» Work to be completed: Shown below are entries with pictures; the line with "CT, abdomen/pelvis. axial plane, index 187" through the line with "- right kidney: 143 308 223 378" is the span to retype exactly, and the pictures stay out.

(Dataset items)

####################

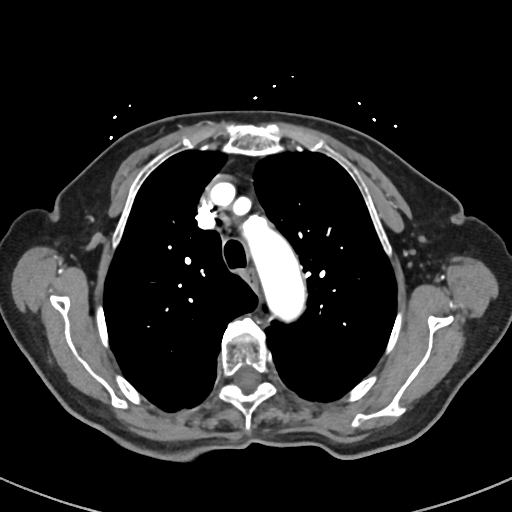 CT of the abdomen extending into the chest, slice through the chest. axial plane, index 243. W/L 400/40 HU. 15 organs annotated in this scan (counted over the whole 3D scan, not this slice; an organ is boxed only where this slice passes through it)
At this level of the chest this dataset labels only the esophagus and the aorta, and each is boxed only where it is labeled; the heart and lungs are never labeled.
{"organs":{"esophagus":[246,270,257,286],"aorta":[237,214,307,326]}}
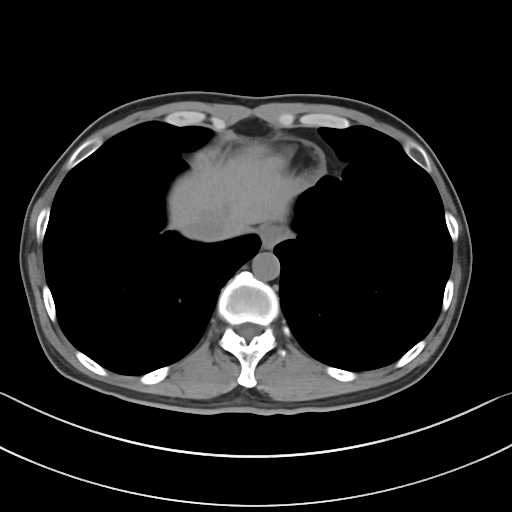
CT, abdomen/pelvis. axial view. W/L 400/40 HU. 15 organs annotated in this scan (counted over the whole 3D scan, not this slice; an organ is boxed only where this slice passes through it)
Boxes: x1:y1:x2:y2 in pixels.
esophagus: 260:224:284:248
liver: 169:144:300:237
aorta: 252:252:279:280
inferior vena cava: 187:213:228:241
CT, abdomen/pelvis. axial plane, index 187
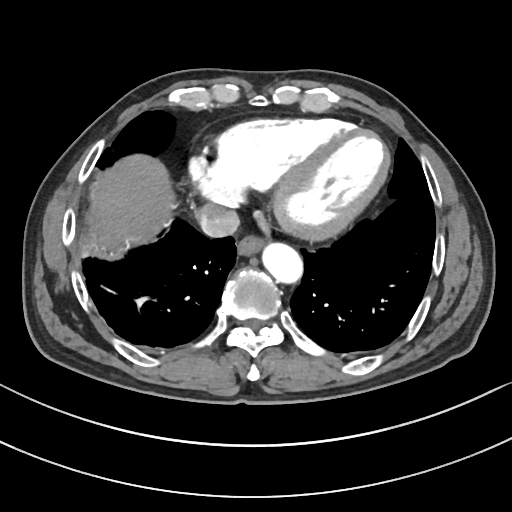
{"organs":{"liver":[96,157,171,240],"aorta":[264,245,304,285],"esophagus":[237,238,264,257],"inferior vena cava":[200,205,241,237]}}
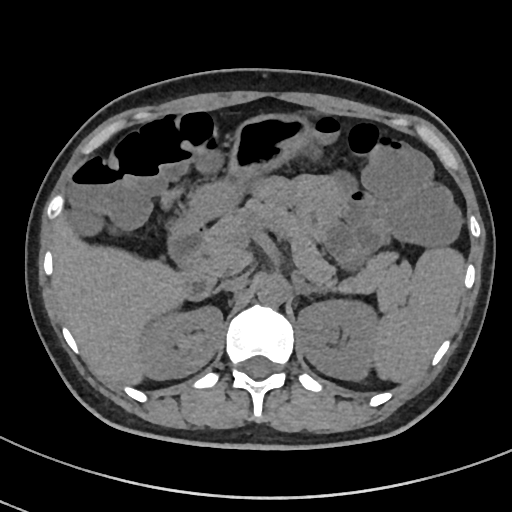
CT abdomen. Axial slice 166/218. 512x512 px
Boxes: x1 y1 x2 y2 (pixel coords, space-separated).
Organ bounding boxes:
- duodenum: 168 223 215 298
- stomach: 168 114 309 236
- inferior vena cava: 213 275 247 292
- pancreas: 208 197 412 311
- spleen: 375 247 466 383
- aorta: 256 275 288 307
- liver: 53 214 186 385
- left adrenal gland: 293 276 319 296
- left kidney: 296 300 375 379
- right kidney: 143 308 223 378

####################

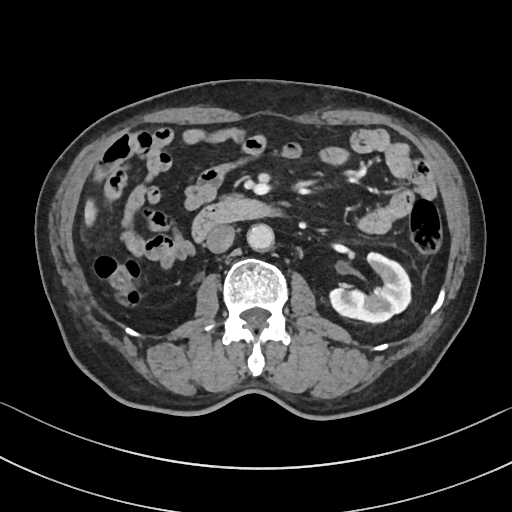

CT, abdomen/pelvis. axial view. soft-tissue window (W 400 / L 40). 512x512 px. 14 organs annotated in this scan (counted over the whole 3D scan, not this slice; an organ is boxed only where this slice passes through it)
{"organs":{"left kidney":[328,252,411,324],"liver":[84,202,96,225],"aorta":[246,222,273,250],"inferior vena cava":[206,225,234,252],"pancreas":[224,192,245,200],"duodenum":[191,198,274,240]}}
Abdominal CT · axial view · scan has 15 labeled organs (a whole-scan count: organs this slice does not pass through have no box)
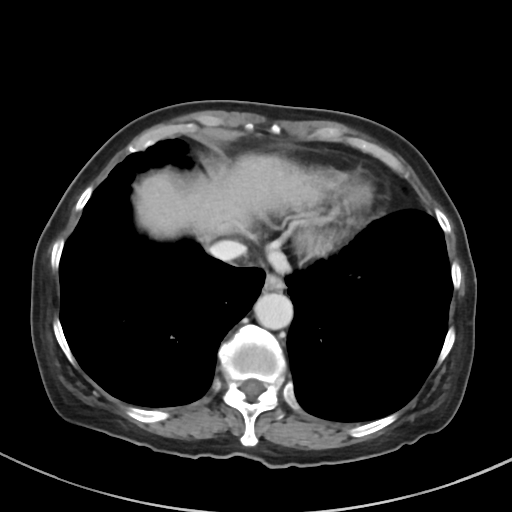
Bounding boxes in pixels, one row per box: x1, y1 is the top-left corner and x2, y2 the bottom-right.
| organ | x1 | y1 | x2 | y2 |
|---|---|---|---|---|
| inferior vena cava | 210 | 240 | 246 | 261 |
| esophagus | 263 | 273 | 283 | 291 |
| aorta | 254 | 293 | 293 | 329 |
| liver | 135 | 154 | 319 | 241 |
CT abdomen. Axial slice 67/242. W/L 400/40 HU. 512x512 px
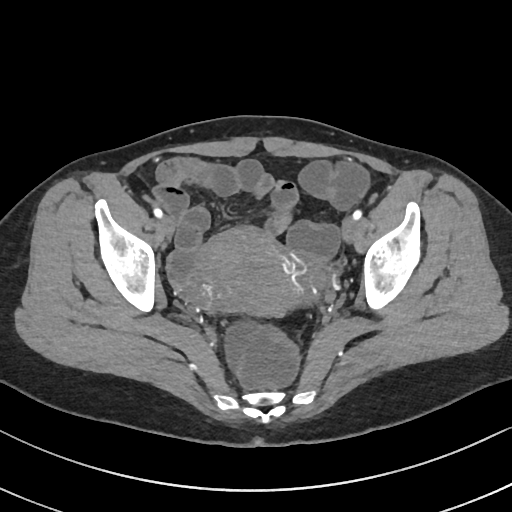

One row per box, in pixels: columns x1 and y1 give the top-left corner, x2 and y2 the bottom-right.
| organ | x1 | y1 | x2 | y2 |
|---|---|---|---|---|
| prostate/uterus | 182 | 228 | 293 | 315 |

####################

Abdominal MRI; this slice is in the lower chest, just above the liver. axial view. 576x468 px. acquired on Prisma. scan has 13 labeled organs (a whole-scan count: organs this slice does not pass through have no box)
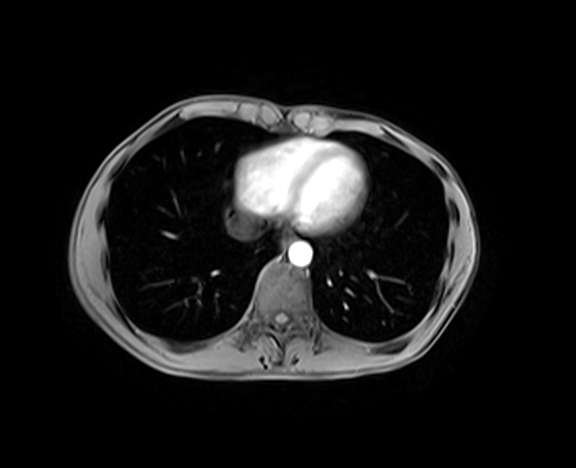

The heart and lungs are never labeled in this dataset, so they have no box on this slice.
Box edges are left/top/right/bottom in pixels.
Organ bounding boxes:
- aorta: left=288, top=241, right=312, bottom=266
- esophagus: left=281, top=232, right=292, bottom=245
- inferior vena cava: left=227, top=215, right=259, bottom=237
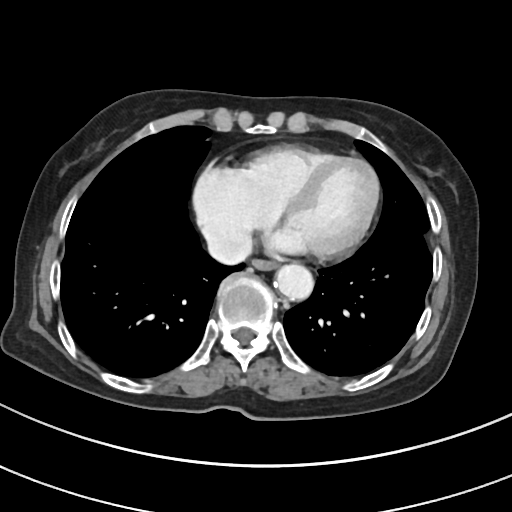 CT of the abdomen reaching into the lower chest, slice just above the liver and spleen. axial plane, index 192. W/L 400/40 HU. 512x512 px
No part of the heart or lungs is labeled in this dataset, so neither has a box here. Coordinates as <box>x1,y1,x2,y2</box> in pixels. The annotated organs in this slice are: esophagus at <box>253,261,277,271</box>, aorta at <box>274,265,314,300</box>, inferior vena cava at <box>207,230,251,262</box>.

####################

» Reply:
CT, abdomen/pelvis. axial plane, index 187
{"organs":{"liver":[96,157,171,240],"aorta":[264,245,304,285],"esophagus":[237,238,264,257],"inferior vena cava":[200,205,241,237]}}
CT abdomen. Axial slice 166/218. 512x512 px
Boxes: x1 y1 x2 y2 (pixel coords, space-separated).
Organ bounding boxes:
- duodenum: 168 223 215 298
- stomach: 168 114 309 236
- inferior vena cava: 213 275 247 292
- pancreas: 208 197 412 311
- spleen: 375 247 466 383
- aorta: 256 275 288 307
- liver: 53 214 186 385
- left adrenal gland: 293 276 319 296
- left kidney: 296 300 375 379
- right kidney: 143 308 223 378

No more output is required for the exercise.